Die Qualität der Abbildungen ist auch in didaktischer Hinsicht hervorragend und diese brauchen den Vergleich zu denjenigen von Frank Netter, die vielen Lesern noch von den früher ebenfalls bei Thieme erschienenen Atlanten (ich war seinerzeit Herausgeber der beiden Neurologie-Bände) bekannt sein werden, in keiner Weise zu scheuen. Im Gegenteil, waren letztere doch teilweise schon etwas arg „amerikanisch“ und „angestaubt“!

Inhaltlich sei mir verziehen, dass ich lediglich den Epilepsieteil einer genaueren Prüfung unterzogen habe. Erfreulicherweise berücksichtigt er weitgehend die neue Klassifikation der Anfallsformen und Epilepsien der Internationalen Liga gegen Epilepsie (ILAE) von 2017. Dabei wird der bezüglich der deutschen Termini problematische Punkt der Unterscheidung fokaler Anfälle danach, ob eine Einschränkung des Bewusstseins vorliegt oder nicht (bisher „komplex-fokal“ bzw. „einfach-fokal“) elegant umschifft (Tab. 4.7, S. 260). Mein Vorschlag für das englische „impaired awareness“ bzw. „aware“ lautet „nicht bewusst erlebt“ bzw. „bewusst erlebt“, und die korrekte Referenz für die Tabelle ist Fisher et al. 2017 (und nicht 2014). Bei den myoklonisch-astatischen Anfällen (S. 262) hat die ILAE inzwischen auch das zugehörige Doose-Syndrom akzeptiert, schlägt aber vor, pathophysiologisch korrekter von myoklonisch-atonischen Anfällen zu sprechen. Sowohl das Dravet-Syndrom als auch das Panayiotopoulos-Syndrom könnten bei der nächsten Auflage zumindest kurz erwähnt werden. Dasselbe gilt für Perampanel in Tabelle 6.81 auf S. 487. In Tabelle 6.80 auf S. 486 sollte im unteren Teil eine deutlichere Differenzierung zwischen Reflex-Epilepsien und akuten symptomatischen Anfällen (bislang unter „Epilepsie durch provozierende Faktoren“) erfolgen, und der Begriff der „kryptogenen Epilepsie“ wurde von der ILAE ersatzlos gestrichen.

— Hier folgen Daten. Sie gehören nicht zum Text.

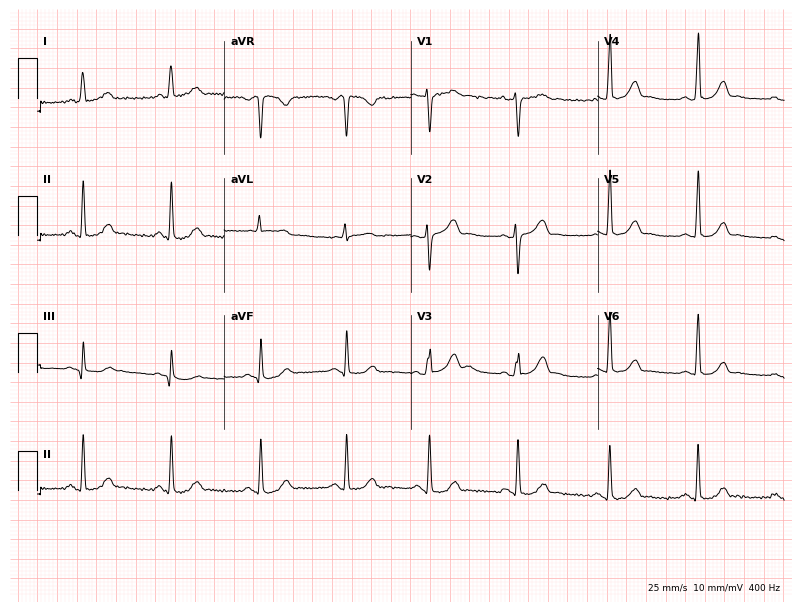
Electrocardiogram (7.6-second recording at 400 Hz), a woman, 46 years old. Overall reading on record: normal ECG.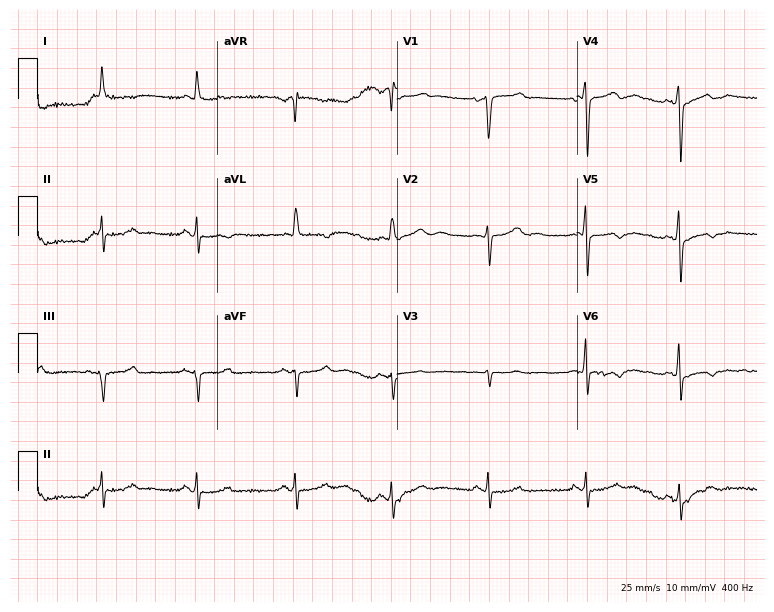
12-lead ECG from a woman, 62 years old (7.3-second recording at 400 Hz). No first-degree AV block, right bundle branch block (RBBB), left bundle branch block (LBBB), sinus bradycardia, atrial fibrillation (AF) or sinus tachycardia recorded for this tracing. Other findings, if any, are not listed.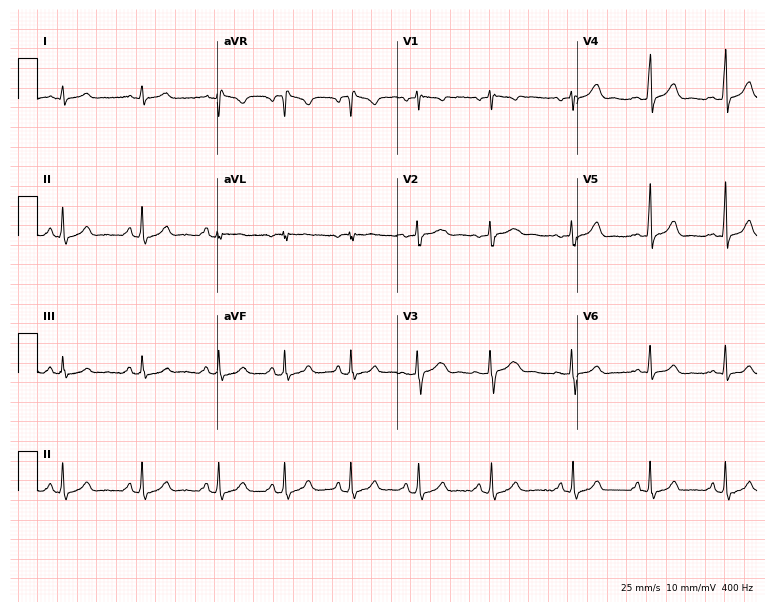
ECG (7.3-second recording at 400 Hz) — a woman, 24 years old. Screened for six findings — first-degree AV block, right bundle branch block, left bundle branch block, sinus bradycardia, atrial fibrillation, sinus tachycardia — none is recorded. Other findings, if any, are not listed.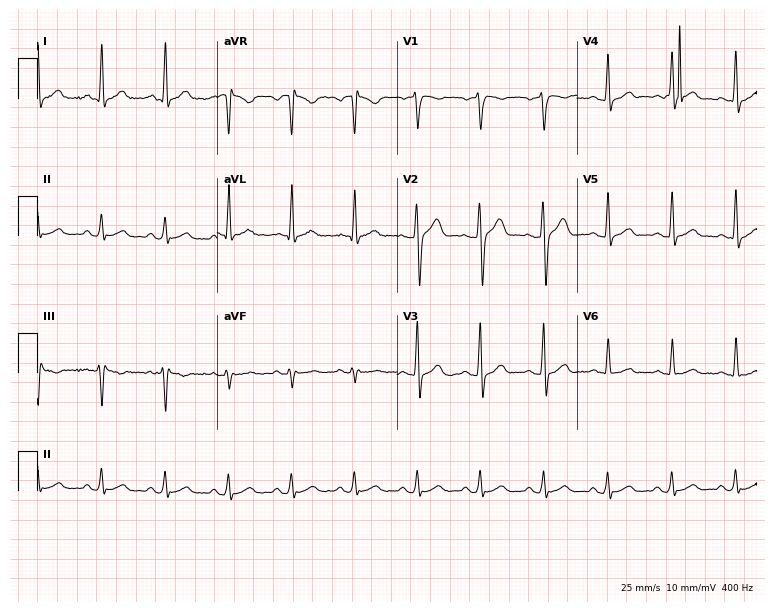
Standard 12-lead ECG recorded from a male patient, 34 years old. None of these six findings is recorded: first-degree AV block, right bundle branch block, left bundle branch block, sinus bradycardia, atrial fibrillation, sinus tachycardia. Only these six findings were labelled.

Diese Hinweise sind konstruktiv-kritisch gemeint und schmälern den Wert des Buches nicht. Ich empfehle es vorbehaltlos nicht nur Neurologen, sondern auch Kolleginnen und Kollegen anderer Disziplinen, weil es das Verständnis komplexer Sachverhalte durch die gelungene Kombination von Text und Bild erheblich erleichtert. Die Ausstattung ist Thieme-Standard, der gegenüber der Vorauflage unveränderte Preis ist angemessen.